I can’t. I should not say that. It’s really hard not to when I’m badly triggered. I want him to hate his dad, the sick angry part of me wants him to hate his father. Part of me wants to protect him from his dad too, lest his dad ever reject him for any reason. But I know that is not right; my son needs his dad and he needs to have a relationship with his dad and it’s not my job to tear that apart, no matter HOW much I am hurting. His dad is a part of him and if I tear down his dad, I tear down my son. I love my son too much. There have been times I slipped and when I have, I do my best to mend things. I am not afraid to apologize to my son, and damn straight I make sure not to make any of the same mistakes again.

My son needs his dad and he needs to have a relationship with his dad and it’s not my job to tear that apart, no matter HOW much I am hurting.
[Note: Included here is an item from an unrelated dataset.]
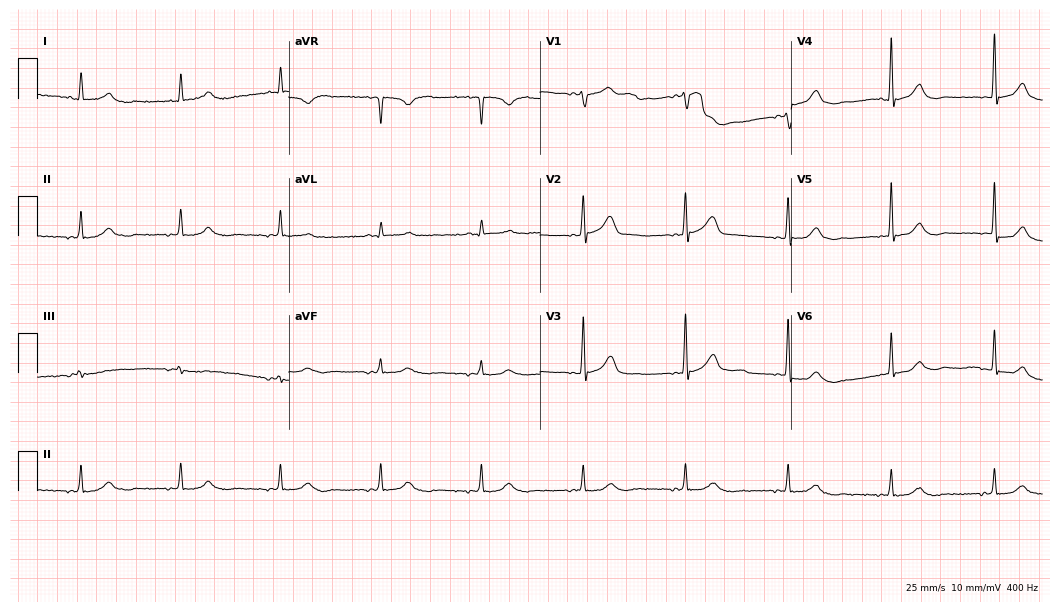
Resting 12-lead electrocardiogram. Patient: a 68-year-old male. None of these six findings is recorded: first-degree AV block, right bundle branch block, left bundle branch block, sinus bradycardia, atrial fibrillation, sinus tachycardia. Only these six findings were labelled.
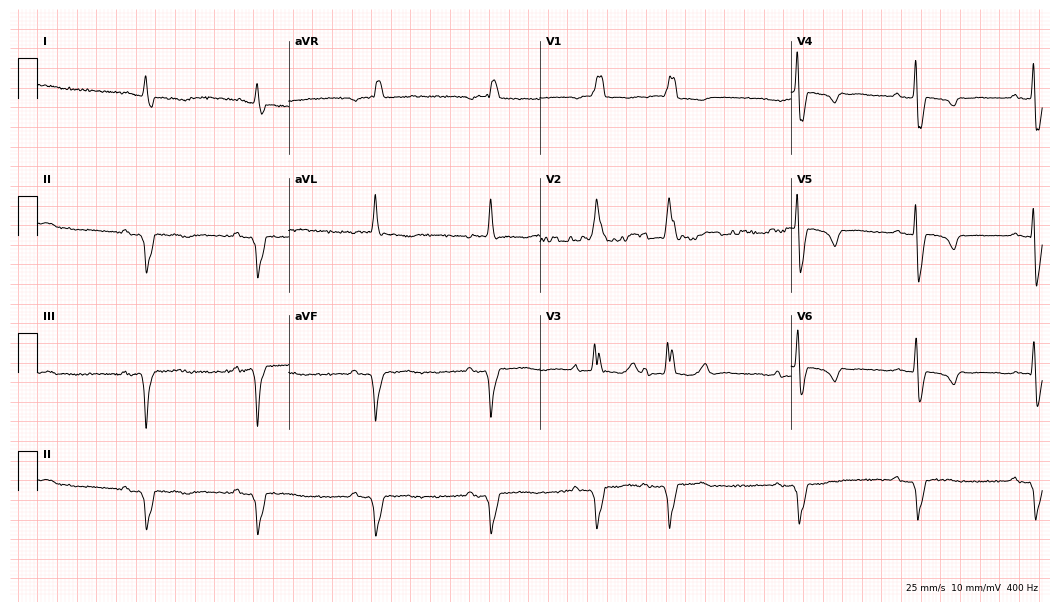
Electrocardiogram, an 84-year-old male. Of the six screened findings (first-degree AV block, right bundle branch block, left bundle branch block, sinus bradycardia, atrial fibrillation, sinus tachycardia), none is recorded.

I’ve also taught my son not to always say, “It’s OK,” after I or anyone else apologizes to him. It’s great to forgive, but sometimes the behavior hurts exceptionally. When it does, it’s great to get an apology, but it’s also good to say, “What you did really hurt me,” or even just, “Thank you for apologizing.”

My son is loyal to his father; he has a fear of losing his father so he is very careful about how he acts around him. My son behaves around his dad and rarely if ever acts up. He’s on his best behavior. My ex-husband chalks this up to him being a great dad. It’s not that. It’s that my son watched his father leave, day after day, screaming for him, pleading with him to come back, sobbing in my arms with a broken heart. I would rock him for 30 minutes each time after his dad left; he’d always want to breastfeed at that time too until he would stop whimpering and his body would relax and let go. My son was 2 when his dad left. This child cried often over his dad, so much so that he chased his daddy’s truck down the street as he drove away. His father asked me not to share those stories with him. He said he didn’t want to know.